Currently, I have the following setup:
I run a pve cluster with 3 nodes. Each node has two gigabit network interfaces one with a public management IP and one on an internal switch with a private IP.
Now, since the public IPs are not on the same network, I created the cluster using the private IPs. The internal network is also used to mount NFS shares.
Thus far everything works really well.
Now, what I would like to know is if it makes sense to setup ceph on the three nodes:
  • Given the fact that it is 'only' gigabit ethernet, what will performance be like?
  • Even if it is (which I anticipate) too slow for running VM images, would it be suitable for backup purposes?
  • Do I need a separate (e.g. VLAN) network on top of the existing private LAN?
  • Are there any other caveats I need to watch out for?

Thanks a lot,

Martin
 
Last edited:
Hello Martin,

Given the fact that it is 'only' gigabit ethernet, what will performance be like?

Depends on your situation. 10Gbit/s is of course better than 1Gb/s, but if you don´t have to much load it will work with 1Gb/s without problems.

Even if it is (which I anticipate) too slow for running VM images, would it be suitable for backup purposes?

Yes.

Do I need a separate (e.g. VLAN) network on top of the existing private LAN?

No. What you maybe should consider: a third LAN (and 3rd NICs in all nodes) in order to have a seperate physical network just for CEPH (makes it clearer, especially in case of trouble shooting). You need a switch too, a simple unmanaged (costs less than 30$) one is sufficient.

Are there any other caveats I need to watch out for?

Use "pveceph" on command line or WEB GUI - but not the standard ceph calls (except for read information only)

Kind regards

Mr.Holmes
 
If you are to buy new nics for the ceph storage you could also consider Infiniband based network. 3 nics and the needed cables will give you 10-20 Gb speed for around 250$. Try search ebay. Infiniband is fully supported by the proxmox kernels and proxmox/debian.
 
Hi all,

  • Given the fact that it is 'only' gigabit ethernet, what will performance be like?

We use such a setup for small office clusters. With the NICs bonded, we've found you get around theoretical performance out of the network. So it will definitely work fine if you don't have disk-intensive operations. IOPS are actually showing about the same as our 10G cluster, just overall throughput is slower. We run with SSDs on the nodes and Open vSwitch with a ceph vlan interface broken out with jumbo frames.

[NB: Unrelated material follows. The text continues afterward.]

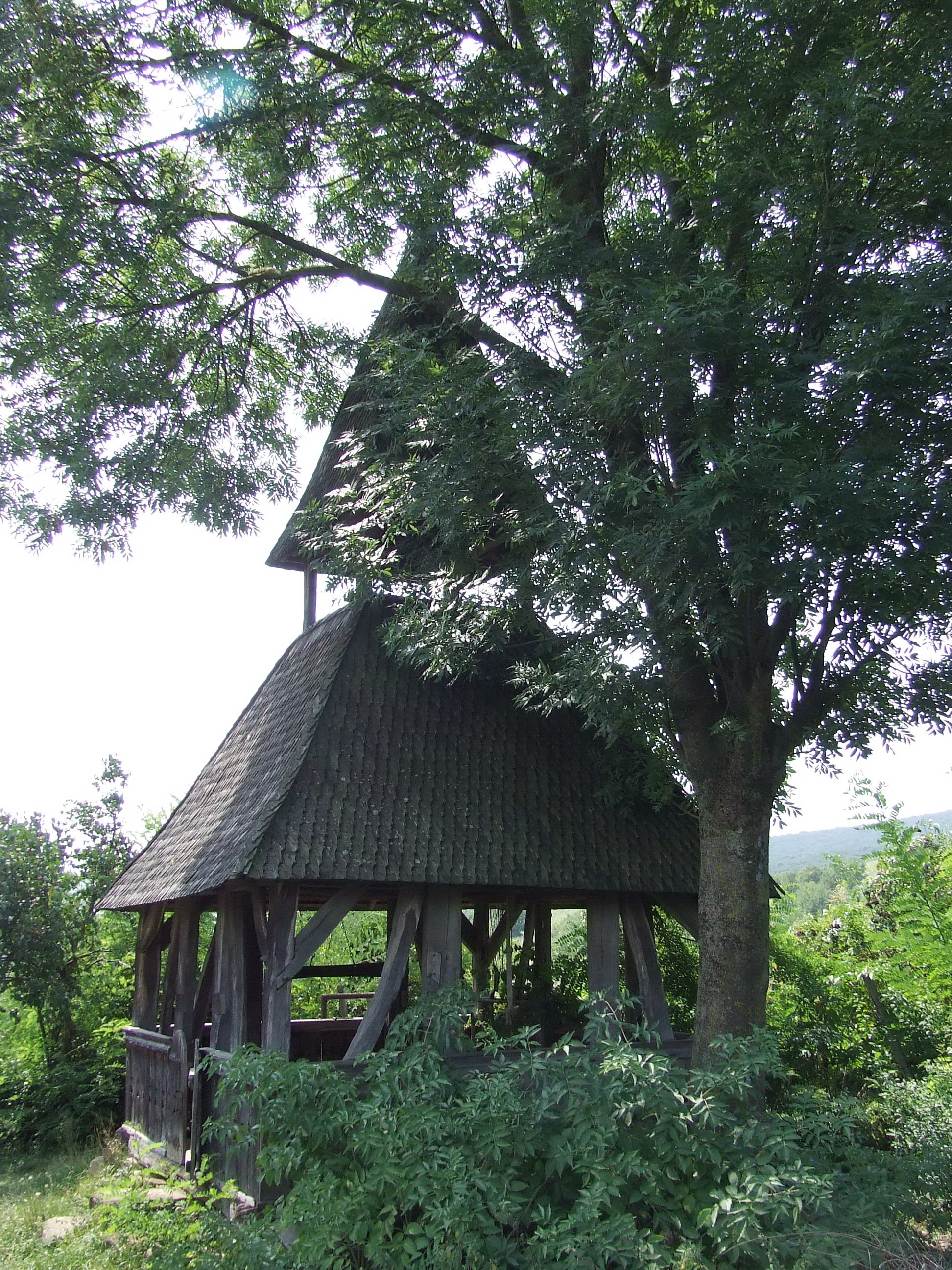 Biserica de lemn din Deag, cu hramul Buna Vestire, judeţul Mureş.
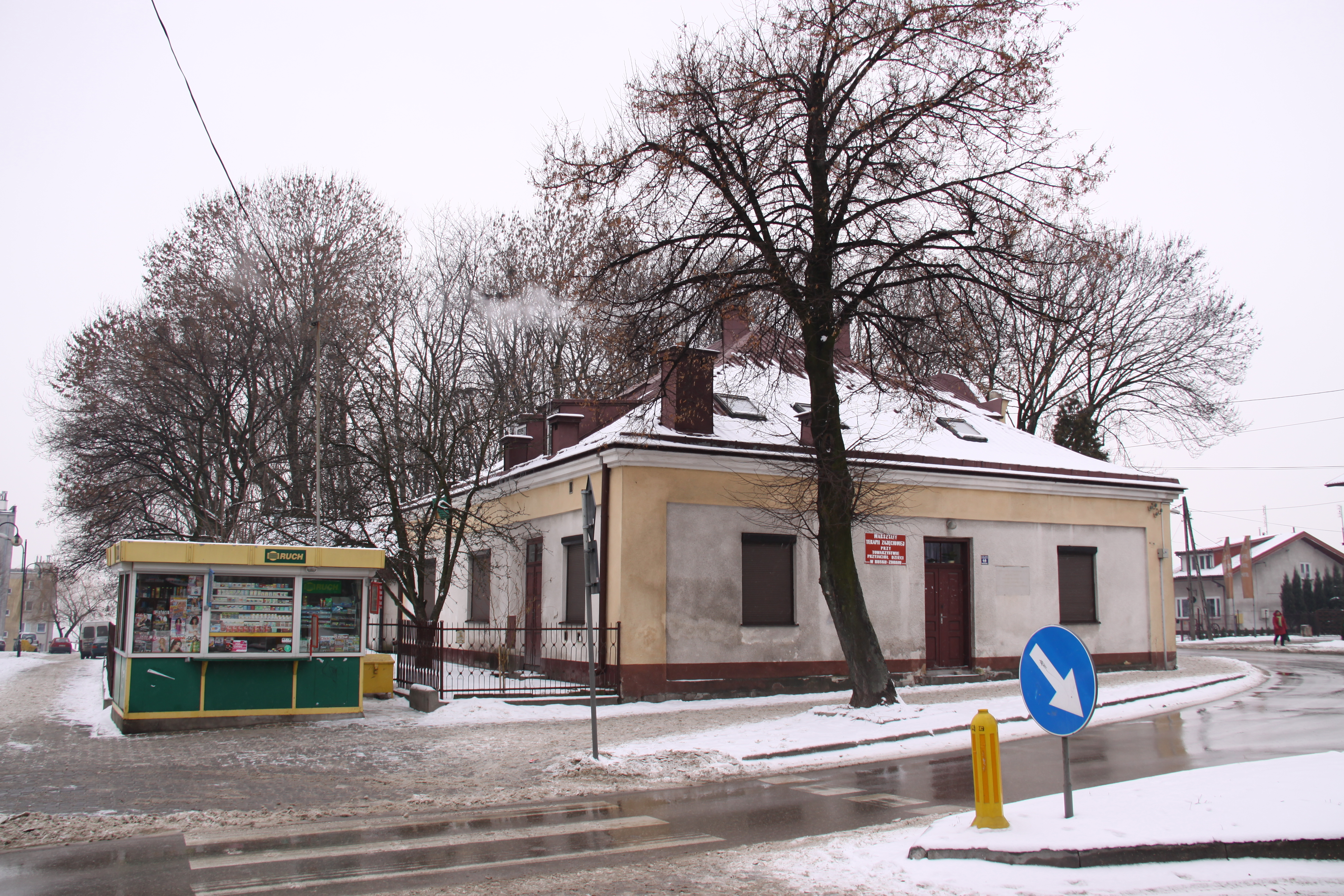 Busko-Zdrój, ul. Kosciuszki 49 - budynek wybudowany w 1931 r. jako Schronisko dla starców i kalek, fundacji Józefy Majewskiej. Obecnie mieszczą się w nim warsztaty zajęciowe Miejskiego Ośrodka Pomocy Społecznej.

As with anything, it depends on your workload, but we haven't found dual gigabit to be as disappointing as we would have expected.
 
Hi all and thanks for the replies.
After playing around with this a bit, I am quite amazed at how well things worked.
I used the internal gigabit LAN for the ceph setup and added one OSD per node.
Then moved a running(!) VMs disk image from local LVM to ceph and vice versa.
I also tried online changes to the pool layout, e.g. stuff like:

root@node1:~# ceph osd pool set rbd min_size 1 ; ceph osd pool set rbd size 2
root@node1:~# ceph osd pool set rbd size 3 ; ceph osd pool set rbd min_size 2

As well as disabling and re-enabling one node to see if rebuilding works, eg.
root@node1:~# pveceph stop
root@node1:~# pveceph start

Everything worked as advertised and even quite fast. Read speeds were around 80 M/s and write speeds around 60 M/s when all three OSDs were online and the size/min_size ratio was 3:2.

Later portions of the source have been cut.